El Al Chairman Prof. Israel
Borovich on Thursday denied reports that the airline was considering flying on Shabbat and festivals, saying the company's priority was to expand its fleet on long haul flights.
Although as a private company El Al does not have to consider the same scheduling sensitivities it did when it was the state controlled flag carrier, Borovich told The Jerusalem Post
the issue was not on the agenda at the moment.
"Like any business we will do what is best for us and we may consider it in the future," he said, "but for now we have not had any discussions in this regard."
El Al has a market share of 42% for traffic into Israel and faces competition on those routes from foreign airlines that are able to fly in and out of Tel Aviv
on Shabbat. Lufthansa
, British Airways
and Continental Airlines
all operate two Tel Aviv flights on Shabbat.
Unconfirmed reports indicate that, by not flying on Shabbat, El Al is missing out on revenues of over $25 million per year. The company would have to weigh this against the additional costs involved in extending its work week and the possibility of protests from religious passengers over the issue.
Last week, the Rabbinical Center of Europe called on its community rabbis to encourage European Jewry to fly El Al due to the company's adherence to Jewish observances such as not flying on Shabbat and serving Kosher food, it was reported on ynet
Meanwhile, El Al seems to be managing well enough without the extra day of flying, enjoying its strongest year ever thus far in 2005, as profits were boosted to record levels by an increase in passenger count.
The company said on Wednesday that net income for the third quarter rose 10 percent to $52.2m., or 11 cents per share, from $47m., or 10 cents in the same period last year. Revenue increased 17% to $485.2m. for the three month period.
Nine-month net profits were $63.6m.
The increases came despite the spike in fuel prices that has plagued the industry over the last year.
Aviation fuel increased by approximately 43% from the corresponding quarter of last year, the company said, adding about $50m. to expenses in the quarter, before hedging. Hedging by the management saved about $23 million in increased fuel costs in the third quarter, it added.
El Al CEO Haim Romano
said incoming tourism was one of the driving forces behind El Al's growth.

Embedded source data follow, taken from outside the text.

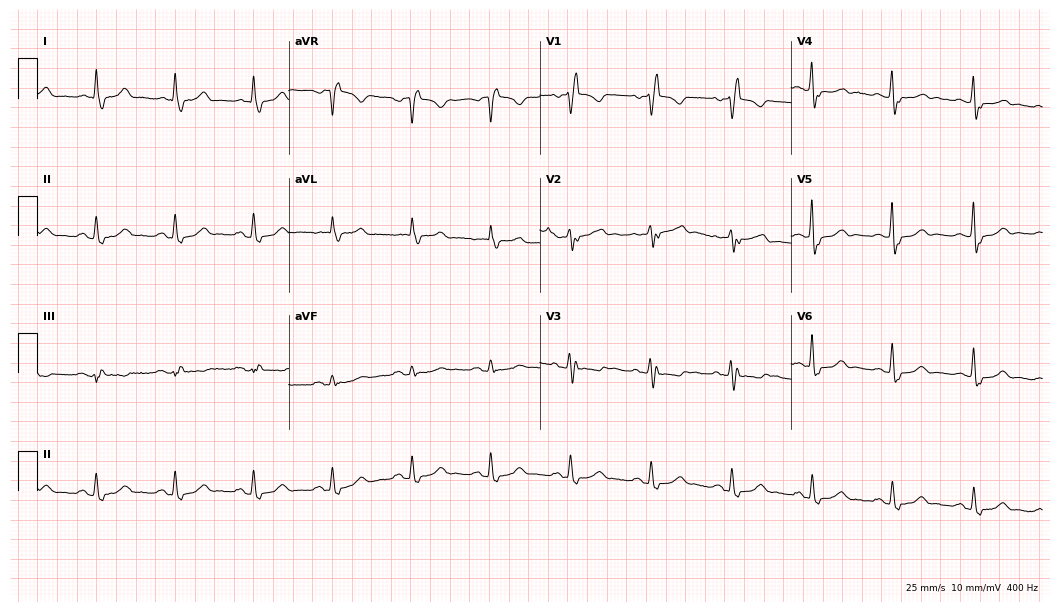
Standard 12-lead ECG recorded from a 78-year-old female. The tracing shows right bundle branch block.
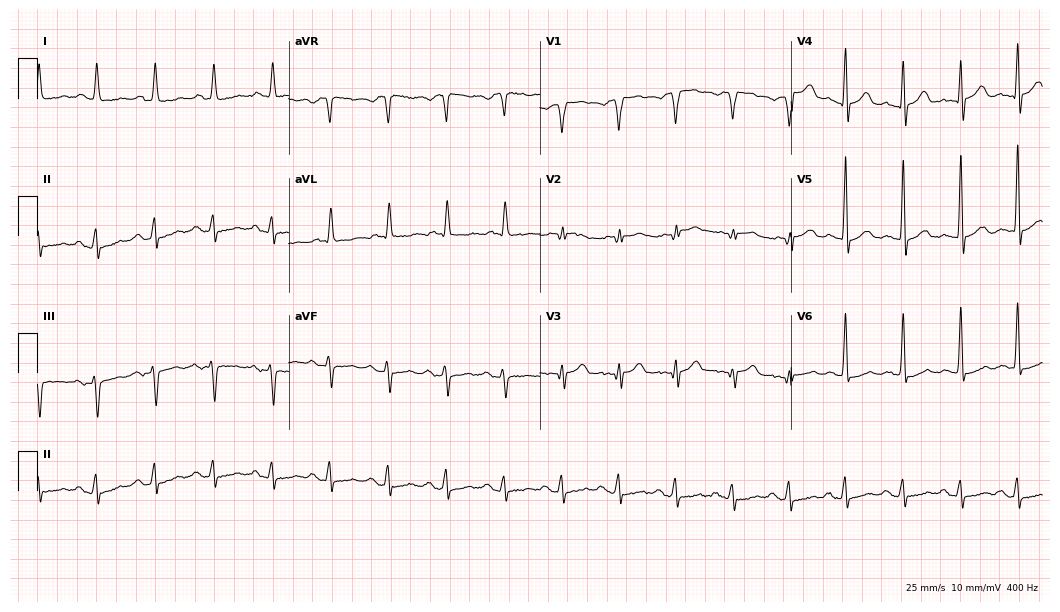
12-lead ECG from a male, 77 years old. Findings include sinus tachycardia (a sinus rate of 100 beats per minute or more).
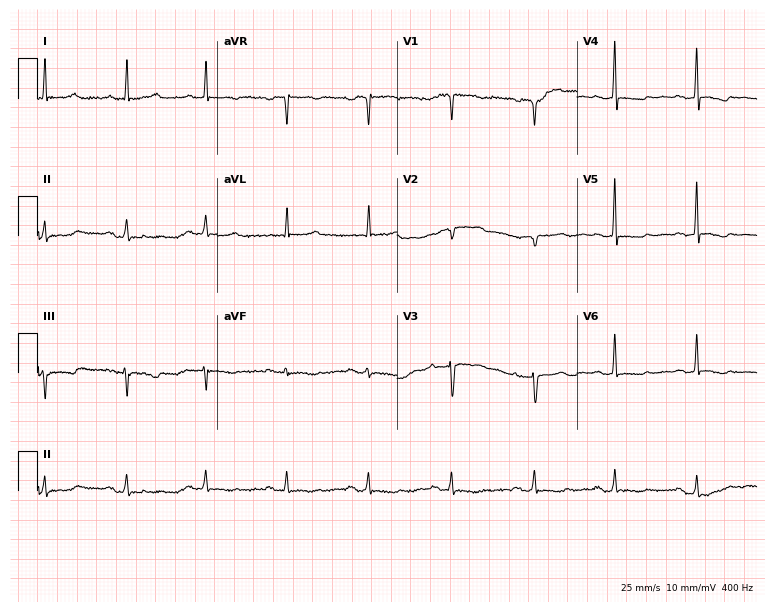
Electrocardiogram (7.3-second recording at 400 Hz), a 58-year-old female patient. Of the six screened findings (first-degree AV block, right bundle branch block, left bundle branch block, sinus bradycardia, atrial fibrillation, sinus tachycardia), none is recorded. Other findings, if any, are not listed.
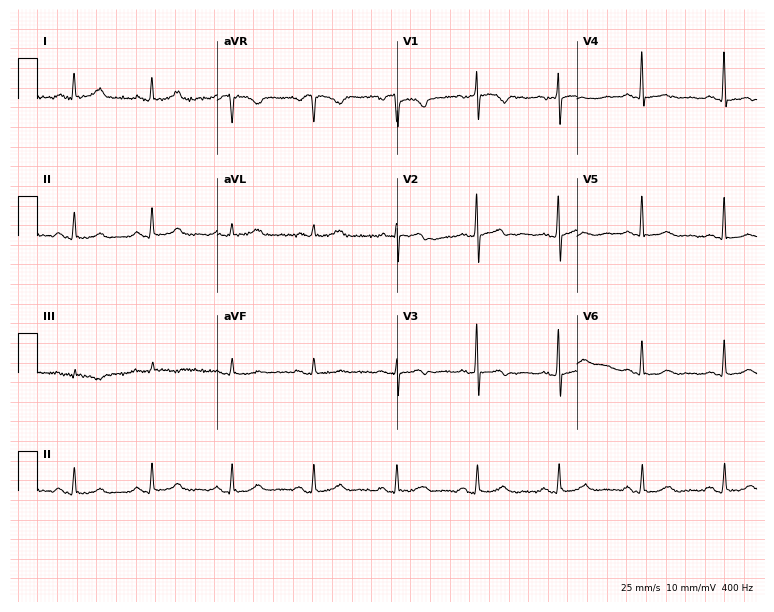
Standard 12-lead ECG recorded from a woman, 64 years old (7.3-second recording at 400 Hz). None of these six findings is recorded: first-degree AV block, right bundle branch block (RBBB), left bundle branch block (LBBB), sinus bradycardia, atrial fibrillation (AF), sinus tachycardia. Findings outside these six are not listed.
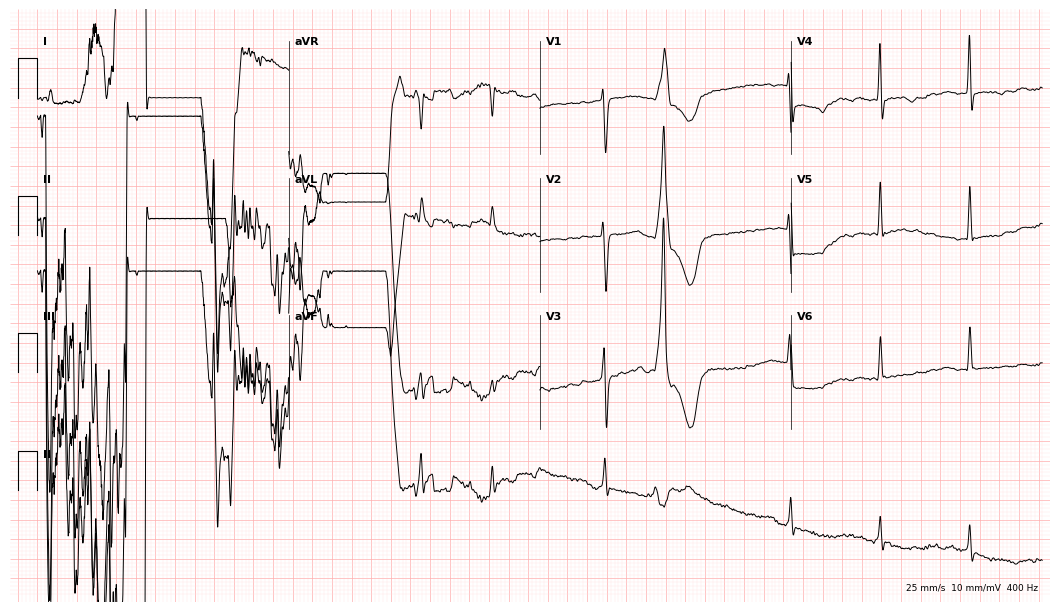
ECG — a female, 79 years old. Screened for six findings — first-degree AV block, right bundle branch block (RBBB), left bundle branch block (LBBB), sinus bradycardia, atrial fibrillation (AF), sinus tachycardia — none is recorded.
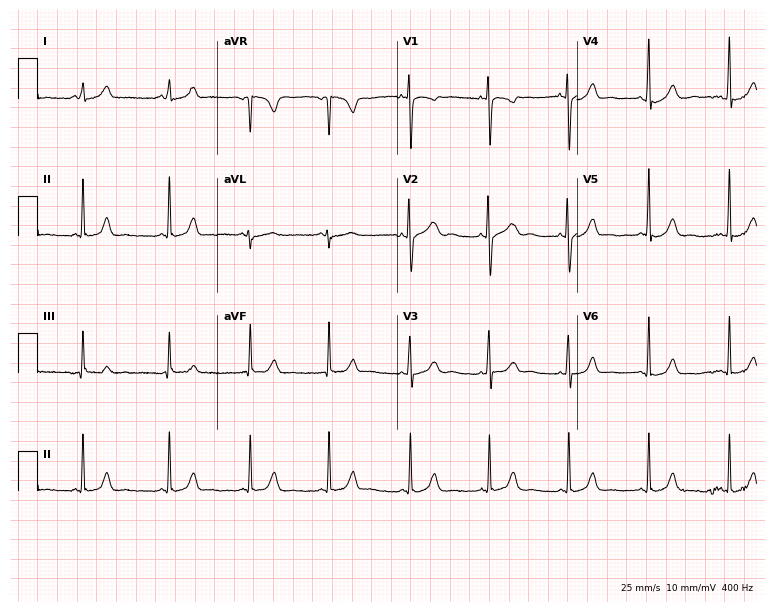
12-lead ECG from a woman, 17 years old. Recorded interpretation: within normal limits.
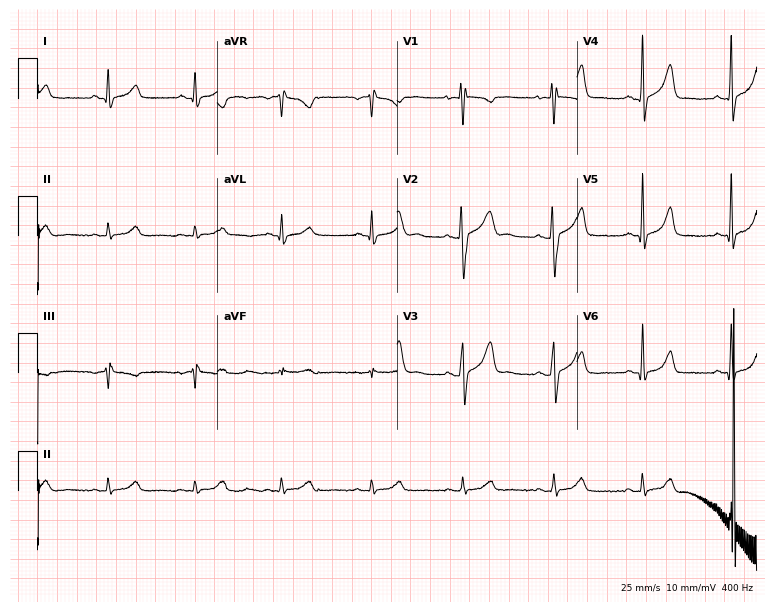
ECG — a female patient, 30 years old. Screened for six findings — first-degree AV block, right bundle branch block (RBBB), left bundle branch block (LBBB), sinus bradycardia, atrial fibrillation (AF), sinus tachycardia — none is recorded.
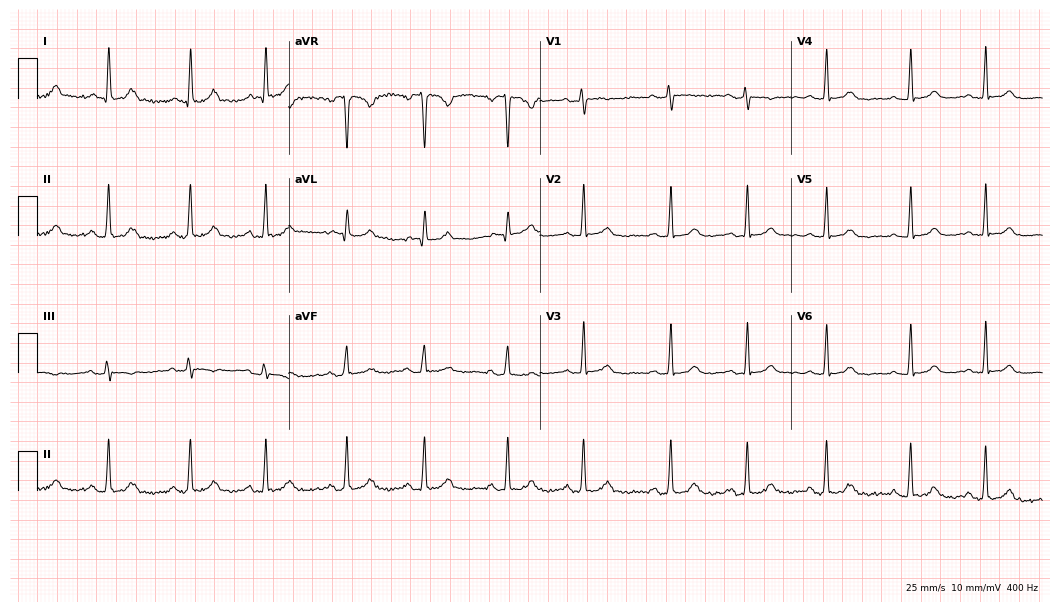
Resting 12-lead electrocardiogram (10.2-second recording at 400 Hz). Patient: a 27-year-old female. None of these six findings is recorded: first-degree AV block, right bundle branch block, left bundle branch block, sinus bradycardia, atrial fibrillation, sinus tachycardia.

The Central Bureau of Statistics reported last week that for the first 10 months of the year over 1.5 million tourist arrived in the country, showing growth of 27% from last year.
The airline also said its passenger revenues grew in the third quarter by about 23% and that seat availability increased by 9%.
Borovich said that, in light of the increases, the company was in desperate need to purchase more planes.
In October, El Al signed an agreement with Boeing to purchase two 777-200ER aircraft for $246m., due for delivery in 2007. It also has signed leasing agreements for two 737's and one 767, and is looking for another 767, all of which will be added to the fleet early next year. El Al currently has a fleet of 34 aircraft.
Romano said the Business segment was another driving force and source of growth for the company.
"We made a decision to replace the Business Class seats on some of the aircraft and to invest in upgrading our Business Class product and service," he said. "Together with the fleet expansion, we plan to invest over $320m. over the next two years to finance these improvements.
Shares in El Al dropped 1.9% to NIS 3.73 in Tel Aviv but its holding company Knafaim rose 2% to NIS 49.93.